> _ABOUT THIS TASK_: Look through the data below for the line with "sample: C. elegans embryo early stage" and the line with "sample: Mitochondria in HCT116 cells", then output those two and all lines in between, exactly as written.

DATA Start Marker

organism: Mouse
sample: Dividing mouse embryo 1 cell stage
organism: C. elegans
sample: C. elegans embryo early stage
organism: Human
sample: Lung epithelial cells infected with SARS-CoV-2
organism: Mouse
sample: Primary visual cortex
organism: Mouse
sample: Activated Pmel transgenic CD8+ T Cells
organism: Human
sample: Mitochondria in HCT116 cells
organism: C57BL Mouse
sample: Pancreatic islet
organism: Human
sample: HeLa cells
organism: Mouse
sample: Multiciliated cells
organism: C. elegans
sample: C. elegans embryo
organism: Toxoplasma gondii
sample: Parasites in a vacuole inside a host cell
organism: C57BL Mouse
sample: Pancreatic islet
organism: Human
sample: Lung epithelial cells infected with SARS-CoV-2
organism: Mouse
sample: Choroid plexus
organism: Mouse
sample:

DATA End Marker
DATA Start Marker

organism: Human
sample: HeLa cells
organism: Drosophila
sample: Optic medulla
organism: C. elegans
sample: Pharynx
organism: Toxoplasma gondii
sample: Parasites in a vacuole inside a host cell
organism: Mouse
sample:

DATA End Marker

> _RESULT FOR THIS EXERCISE_:
sample: C. elegans embryo early stage
organism: Human
sample: Lung epithelial cells infected with SARS-CoV-2
organism: Mouse
sample: Primary visual cortex
organism: Mouse
sample: Activated Pmel transgenic CD8+ T Cells
organism: Human
sample: Mitochondria in HCT116 cells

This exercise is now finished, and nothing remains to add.